Gefährliche Mission – Infinity

Ein seltener Moment emotionaler Nähe. Sarah (Johanna Weißert), Helen (Jennifer Ewert) und Eloise (Emilia Haag). (Foto: Birgit Hupfeld)
Ein seltener Moment emotionaler Nähe. Sarah (Johanna Weißert), Helen (Jennifer Ewert) und Eloise (Emilia Haag). (Foto: Birgit Hupfeld)

Am Donnerstag, den 08.09.2016 war im Dortmunder Kinder- und Jugendtheater die Uraufführung für die Auftragsarbeit (Charles Way) in Kooperation mit dem Consol Theater Gelsenkirchen und dem Theatr IoIo (Cardiff). Im drei Personen Stück unter der Regie von Andrea Kramer (Consol Theater) stellen Johanna Weißert vom KJT die Mutter Sarah, Jennifer Ewert (Consol Theater) ihre Zwillingsschwester Helen und Emilia Haag (Consol Theater) Eloise, die 12-jährige Tochter von Sarah dar.

Der Weltraum. Unendliche Weiten. Aber auch unendliche Gefahren. Filme und Bücher über Unglücksfälle und Probleme während einer Raummission sind nicht selten. Wer erinnert sich nicht an den Ausspruch „Houston, wir haben ein Problem“ aus „Apollo 13“ oder an die Probleme des allein gelassenen „Marsianers“ aus dem Jahre 2015. Um den Mars dreht sich das Theaterstück auch: Wir befinden uns im Jahr 2033: Die rationale, neugierige Astronautin Helen wird für eine 3-jährige Marsmission auserwählt. Ihre Zwillingsschwester Sarah, eine vorsichtige, bodenständige Frau, lebt mit ihrer Tochter Eloise auf dem elterlichen Bauernhof. Während ihre Mutter der Mission skeptisch gegenüber steht, ist Eloise Stolz auf ihre mutige Tante. Sie halten so gut das geht über moderne Kommunikationssysteme Kontakt. Ängste, Konflikte und Emotionen brechen sich Bahn. Auf der Rückreise gibt es Komplikationen am Raumschiff. Kann Helen ihr Versprechen, wieder gesund heim zu kommen einlösen…?

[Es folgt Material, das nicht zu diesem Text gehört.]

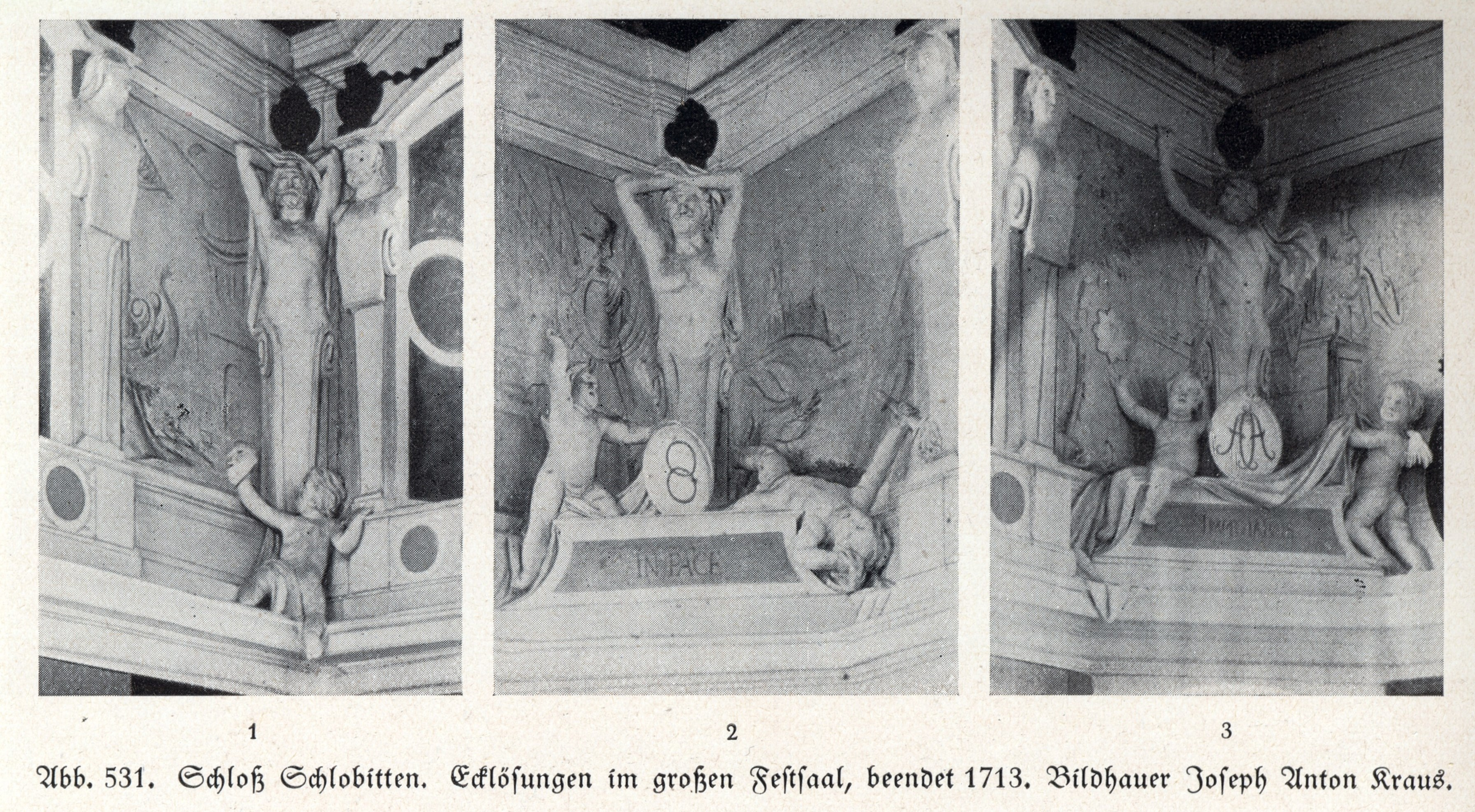 Schloss Schlobitten, Großer Festsaal, Ecklösungen, 1713, Bildhauer Joseph Anton Kraus

Die Bühne war mit 12 weißen Medizinbällen und einer Leiter, Eimer vor einer blauen Wand bestückt. Ein Traktor hing seitlich links hinter der blauen Wand von der Decke. Die Regisseurin löste das Problem der großen räumlichen Distanz, indem sie nicht die reale, sondern die jeweilige emotionalen Distanz der Personen zu vermitteln suchte. Ein gelungener Kniff war dabei der multifunktionale Einsatz der weißen Bälle und der Leiter. Mit der Nutzung der Medizinbälle konnten die drei Schauspielerinnen zum Beispiel wunderbar ihre Emotionen, wie Wut, Ängste und Zuneigung ausdrücken.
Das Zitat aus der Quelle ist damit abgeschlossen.